Throughout 'Kew Gardens', the narrator returns to the flowerbed, focusing on a snail as it moves through the flowers. It's every bit if we're beingness offered, non the panoramic bird's-centre view we often get with 'omniscient' narration, but instead a ground-level perspective on the world, focusing on the minutiae and the apparently unromantic and unexciting (that snail; it's worth bearing in mind that a snail also features in Woolf's curt story 'The Marker on the Wall').

Yet it may be that that information technology'south non the snail but the 'dark-green insect' that Woolf wishes us to observe hither. The snail, with its definite grade and goal ahead of it, seems to represent the older, more than linear style of narrative which Woolf is moving away from with her modernist short stories. She is more similar the green insect which darts about the identify in a less anticipated and linear manner:

It appeared to have a definite goal in front of it, differing in this respect from the singular high stepping angular light-green insect who attempted to cross in front of it, and waited for a second with its antennæ trembling equally if in deliberation, and then stepped off as rapidly and strangely in the reverse direction. Brown cliffs with deep green lakes in the hollows, flat, blade-like copse that waved from root to tip, round boulders of grey stone, vast crumpled surfaces of a thin crackling texture–all these objects lay across the snail's progress between one stalk and another to his goal. Before he had decided whether to circumvent the arched tent of a dead foliage or to breast it there came past the bed the feet of other human beings.

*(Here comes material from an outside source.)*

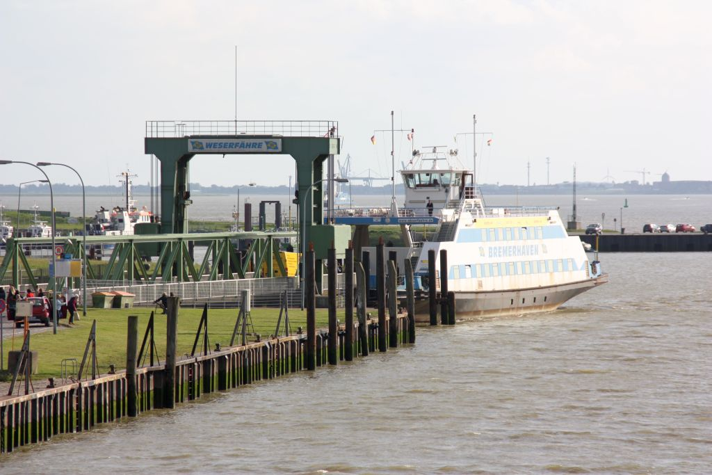 Die Weserfähre in Bremerhaven

The creature'southward antennae are analogous to Woolf'southward own emphasis on people-watching, on everyday ascertainment, in these short pieces: in some other of her short stories, 'An Unwritten Novel', a woman sits and watches her swain passenger on the railroad train. This is the modernist way of capturing real life: observing, listening out, overhearing snatches of others' conversation, using our own 'antennae'.

In the terminal analysis, although 'Kew Gardens' presents a number of challenges to the reader or critic, Woolf appears to allude, self-referentially, to the new mode of modernist fiction of which her own story is an case: indirect, criss-crossing, picking up voices equally they pass, rather than doggedly pursuing some fixed end-point.

The writer of this article, Dr Oliver Tearle, is a literary critic and lecturer in English at Loughborough University. He is the author of, among others,The Secret Library: A Book-Lovers' Journey Through Curiosities of History  andThe Bully War, The Waste State and the Modernist Long Poem.